▼

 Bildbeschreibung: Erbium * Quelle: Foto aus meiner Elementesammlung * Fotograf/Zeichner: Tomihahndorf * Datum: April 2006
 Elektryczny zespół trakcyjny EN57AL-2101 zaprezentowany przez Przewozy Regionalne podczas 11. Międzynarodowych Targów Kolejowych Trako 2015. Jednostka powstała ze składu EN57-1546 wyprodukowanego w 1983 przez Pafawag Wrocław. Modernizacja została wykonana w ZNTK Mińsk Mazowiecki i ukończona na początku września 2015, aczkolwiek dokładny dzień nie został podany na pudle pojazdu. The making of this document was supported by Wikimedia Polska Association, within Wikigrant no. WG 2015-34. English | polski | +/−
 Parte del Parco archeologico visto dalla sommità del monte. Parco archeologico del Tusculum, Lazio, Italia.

▲

- _Task goal_: Would you restate all of the material, word for word?

- _Solution to this problem_:
 Bildbeschreibung: Erbium * Quelle: Foto aus meiner Elementesammlung * Fotograf/Zeichner: Tomihahndorf * Datum: April 2006
 Elektryczny zespół trakcyjny EN57AL-2101 zaprezentowany przez Przewozy Regionalne podczas 11. Międzynarodowych Targów Kolejowych Trako 2015. Jednostka powstała ze składu EN57-1546 wyprodukowanego w 1983 przez Pafawag Wrocław. Modernizacja została wykonana w ZNTK Mińsk Mazowiecki i ukończona na początku września 2015, aczkolwiek dokładny dzień nie został podany na pudle pojazdu. The making of this document was supported by Wikimedia Polska Association, within Wikigrant no. WG 2015-34. English | polski | +/−
 Parte del Parco archeologico visto dalla sommità del monte. Parco archeologico del Tusculum, Lazio, Italia.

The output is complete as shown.